Side note: These questions apply outside of work. If we’re not actively steering in our personal lives, we can just as easily find ourselves in a storm we could have avoided, running aground on some rocks, or drifting aimlessly out to sea.

Photo by Amir Saeid Dehghan Tarzejani on Unsplash

Pressure is a Privilege

I heard this a while back and it resonated with me.  That it’s a privilege to be under pressure.

At first, this may seem counterintuitive. Pressure can feel heavy. It weighs on us, steals our sleep, tightens our chest.

The pressure to perform. Pressure to deliver results. Pressure to be the best spouse, parent, grandparent, or friend we can be.

Pressure to grow. Improve. Rise to the moment.

We feel pressure because someone is counting on us.
Our family.
Our coworkers.
Our teams.
Our communities.

That pressure? It only exists where there’s a purpose. It’s a signal that we matter to someone. That our role isn’t meaningless. That someone out there is relying on us to show up, do our best, and help them move forward.

The alternative?

No responsibilities. No pressure at all. No one looking our way.
No one expecting anything from us. No one counting on us.

No promises, no demands (we don’t get enough Love is a Battlefield references in life). 

Maybe, no purpose.

The next time you feel the world pressing in, take a deep breath and reframe the situation.

That weight on your shoulders? It’s a sign of trust. A signal of opportunity. A reminder that you have a place in someone else’s story.

In the end, pressure is a byproduct of the privilege to lead, to love, and to serve.

And what a gift that is.

h/t – Marques Brownlee (watch his video to the end)

Photo by Paul Harris on Unsplash

The Work Before the Work

Everyone loves the big idea. The bold plan. A strong vision of what can be.

It’s easy to get excited about an amazing result.  A finished project, a better version of ourselves, a breakthrough moment. But big plans mean nothing without the tools and materials to carry them out.

Goals and aspirations get a lot of attention.  Preparation, usually not so much. 

Preparation isn’t glamorous. No one sees the early mornings, the quiet practice, the reading, the repetitions, the small decisions and adjustments that come from thinking deeply about how to be better. But that’s where everything starts. That’s the real work.

You can’t build a tower by imagining the top floor. You start by stacking bricks. And before that, you must gather the bricks. Along with mortar. Along with the tools to lift, cut, measure, and shape. That’s what preparation is.  Gathering what you’ll need to be ready when it’s time to build.
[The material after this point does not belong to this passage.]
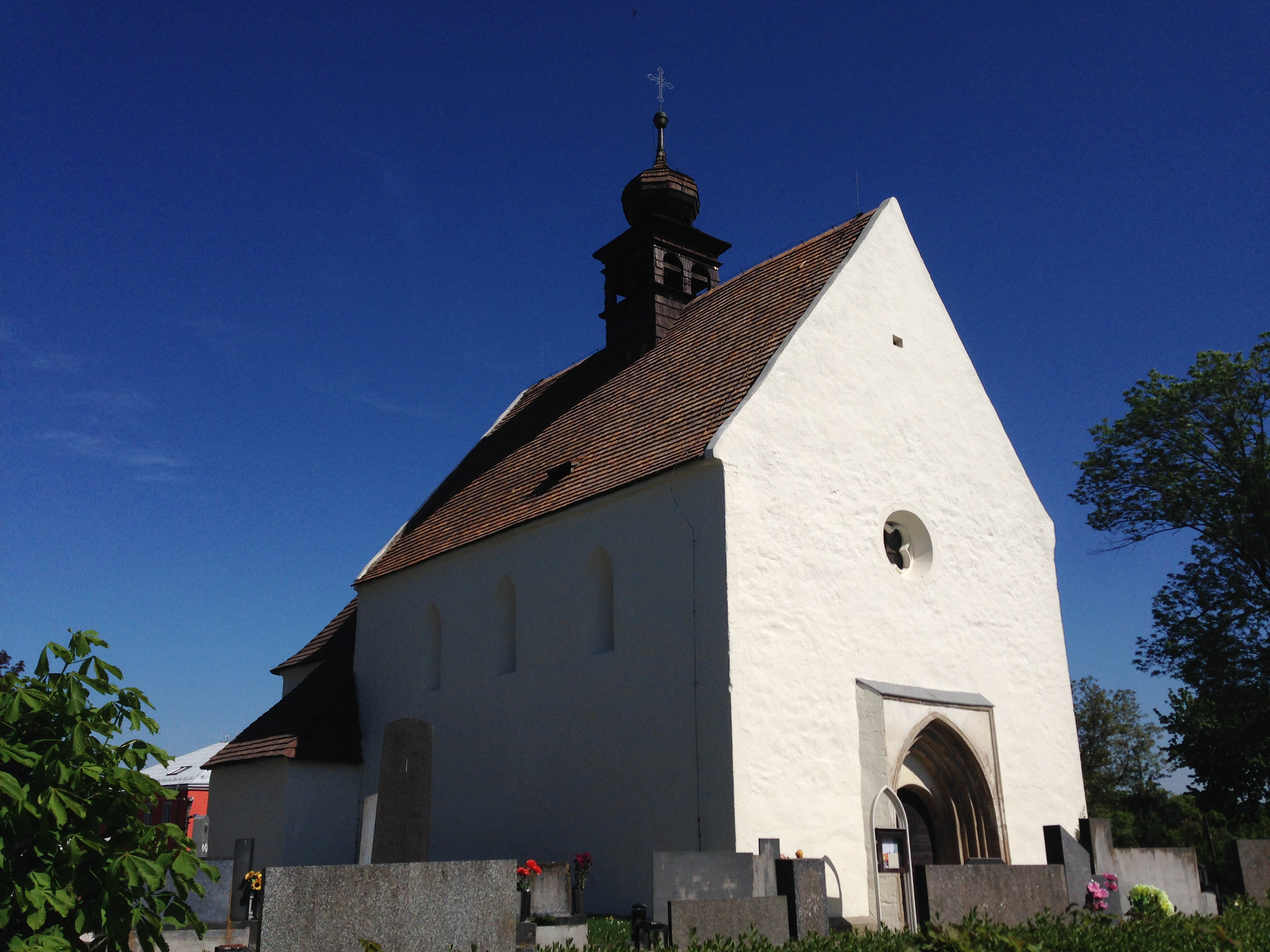 Severozápadní strana kostela

This applies to everything in life.

Want to be a better leader? Prepare by learning how to listen, how to stay calm and think under pressure, how to help your team to be their very best.

Want to level up at work? Prepare by always sharpening your skills, staying curious, looking for problems that need solutions, becoming someone your team can rely on.

Want to be a better friend, spouse, or parent? Prepare by learning to listen, to be present, and to lead with patience and love.

Want to face hard times with strength? Prepare by choosing the hard things before they choose you.

Don’t wait for life to demand something from you before you get ready. Always prepare so you will be ready.

Ask yourself:
-What materials am I gathering?

-What tools am I building?

-What productive habits am I forming when no one’s looking?

Preparation isn’t just a phase. It’s a mindset. A lifestyle. 

You’re either gathering bricks—or you’re preparing to fail.

Because in the end, you won’t rise to the level of your ambition. 

You’ll fall to the level of your preparation.

h/t – my friend Pete Hilger as we were discussing how to get building supplies to a rural Guatemalan city for a medical facility build project.  He tossed out the line, “You can’t build a tower without first gathering a lot of bricks and mortar.”